その2人を、リー・ラナルド(Lee Ranaldo)とスティーヴ・シェリー(Steve Shelley)の2人が、主に演奏面で支えているという構図です。
リーはボーカル面の貢献も大きいですね。
またキムはベーシスト以外でも、ボーカリストとして存在感を放っています。
彼女のボーカルは決して甘くはなく、彼らの音楽に含まれる切迫感を表現していました。
また彼女はファッション面でも際立った存在で、このバンドがヒップという印象を与える影の立役者でした。
現在サーストンとキム夫妻は離婚しています。
確かにこの2人のどちらが抜けても、ソニック・ユースとはいえないと思います。
5位「Dirty Boots」(アルバム:GOO)
■曲名:Dirty Boots
■曲名邦題:ダーティ・ブーツ
■アルバム名:GOO
■アルバム名邦題:GOO
■動画リンク:「Dirty Boots」
メジャー・レーベル移籍後の第一弾です。
彼らはメジャーと契約する際、特に創作の自由を重視したようです。
そのせいか、このアルバムはインディーズ時代と比べて本来の魅力が失われていません。
そのそもこのアルバム・ジャケットはシリアル・キラーの2人、モリーン・ヒンドレーとデヴィッド・スミスの写真をイラスト化したものです。

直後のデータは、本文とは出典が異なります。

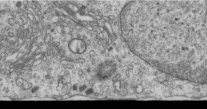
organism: Human
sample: Centriole in RPE cells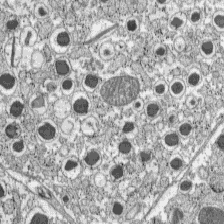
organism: C57BL Mouse
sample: Pancreatic islet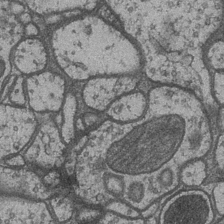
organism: Drosophila
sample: Optic medulla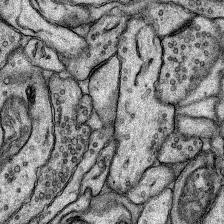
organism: Rat
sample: Hippocampus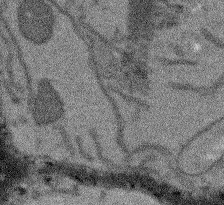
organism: Arabidopsis thaliana
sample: Root tip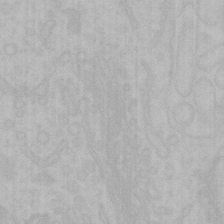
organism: Mouse
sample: Choroid plexus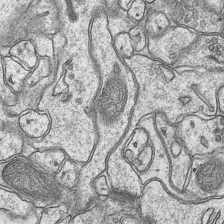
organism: Mouse
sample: CA1 Hippocampus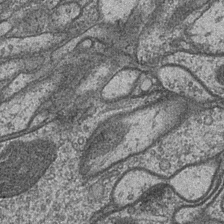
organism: Drosophila
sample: Optic medulla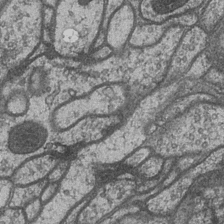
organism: Drosophila
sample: Optic medulla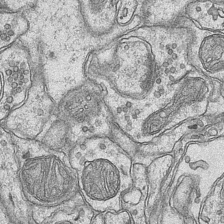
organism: Mouse
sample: CA1 Hippocampus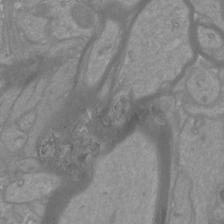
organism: Mouse
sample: Cortical neurons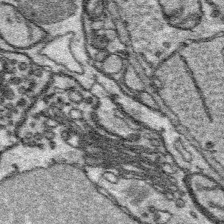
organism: Platynereis dumerilii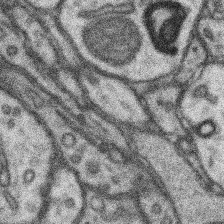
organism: Mouse
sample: Somatosensory cortex neuropil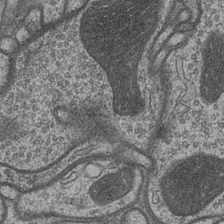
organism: Drosophila
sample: Optic medulla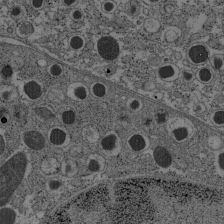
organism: C57BL Mouse
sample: Pancreatic islet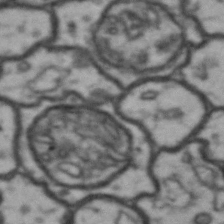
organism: Drosophila
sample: Brain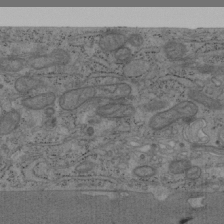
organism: Human
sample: HeLa cells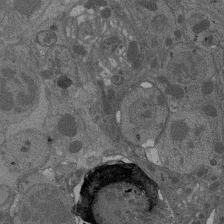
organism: Drosophila
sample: Antenna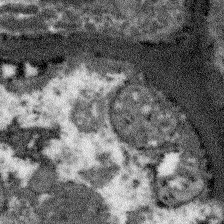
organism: Arabidopsis thaliana
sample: Root tip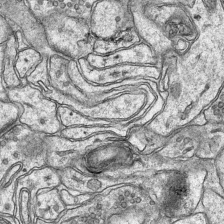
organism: Mouse
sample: CA1 Hippocampus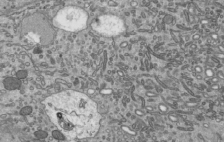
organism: Mouse
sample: Mouse epididymis efferent ductule cilia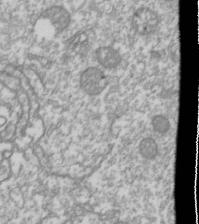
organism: Drosophila
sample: Cell division; meiosis; drosophila spermatocytes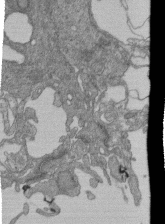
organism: Human
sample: Retinal organoid Rod and Cone cells

よくこんなジャケットを許可したなと思いますが、単にレーベルは知らなかっただけかもしれません。
ともあれ、このアルバムから彼らは広く知られる存在になりました。
次作「ダーティ(Dirty)」からも、1曲ご紹介しておきましょう。
幸先の良いメジャー・デビューだったと思います。
6位「Incinerate」(アルバム:Rather Ripped)
■曲名:Incinerate
■曲名邦題:インシネレイト
■アルバム名:Rather Ripped
■アルバム名邦題:ラザー・リップト
■動画リンク:「Incinerate」
彼らは「Sonic Nurse」あたりからポップ路線に移行し始めました。
中でも、ついにここまで来たかと思ったのがこの曲。
ただ聞けばお分かりいただけるように、決して悪い曲ではありません。
それどころか名曲といえる出来です。
ポップな曲が好きな方は「Sonic Nurse」「Rather Ripped」「ジ・エターナル(The Eternal)」あたりがおすすめです。
しかし初期にこだわる立場からすると、いささかポップすぎるような感じがしないでもありません。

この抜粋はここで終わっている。